Except for PEBS, other features that rely on DS_AREA are not available in the guest .

Can you explain more of your concerns for DS_AREA switch ?


In that case, the msr value doesn't change and any guest write will be
trapped. If the next check is "msrs[i].host != msrs[i].guest", the
atomic switch will be triggered again.

Compared to before, this part of the logic has not changed, which helps to
reduce overhead.
It's unreadable garbage at best. If you don't want it changed, then
don't add it to the arr[] thing in the first place.

Thanks, adding GLOBAL_CTRL to arr[] in the last step is a better choice.


Why would you change guest GLOBAL_CTRL implicitly;
This is because in the early part of this function, we have operations:

    if (x86_pmu.flags & PMU_FL_PEBS_ALL)
        arr[0].guest &= ~cpuc->pebs_enabled;
    else
        arr[0].guest &= ~(cpuc->pebs_enabled & PEBS_COUNTER_MASK);

and if guest has PEBS_ENABLED, we need these bits back for PEBS counters:

    arr[0].guest |= arr[1].guest;
I don't think that's right, who's to say they were set in the first
place? The guest's GLOBAL_CTRL could have had the bits cleared at VMEXIT
time.

Please note the guest GLOBAL_CTRL value is stored in the pmu->global_ctrl,
while the actual loaded value for GLOBAL_CTRL msr after vm-entry is
"x86_pmu.intel_ctrl & ~cpuc->intel_ctrl_host_mask".

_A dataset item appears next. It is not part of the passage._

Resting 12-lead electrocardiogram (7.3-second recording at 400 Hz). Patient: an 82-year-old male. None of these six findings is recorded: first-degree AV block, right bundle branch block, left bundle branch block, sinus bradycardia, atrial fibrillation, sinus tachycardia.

You can't unconditionally add PEBS_ENABLED into GLOBAL_CTRL,
that's wrong.

The determination of the msr values ​​before and after vmx-transaction
are always in the context of host perf which means the PEBS perf_events
created by the KVM are all scheduled on and used legally , and it does not
depend on the guest values at all.


guest had better wrmsr that himself to control when stuff is enabled.
When vm_entry, the msr value of GLOBAL_CTRL on the hardware may be
different from trapped value "pmu->global_ctrl" written by the guest.

If the perf scheduler cross maps guest counter X to the host counter Y,
we have to enable the bit Y in GLOBAL_CTRL before vm_entry rather than X.
Sure, but I don't see that happening here.

Just fire questions if we're not on the same page or you're out of KVM context.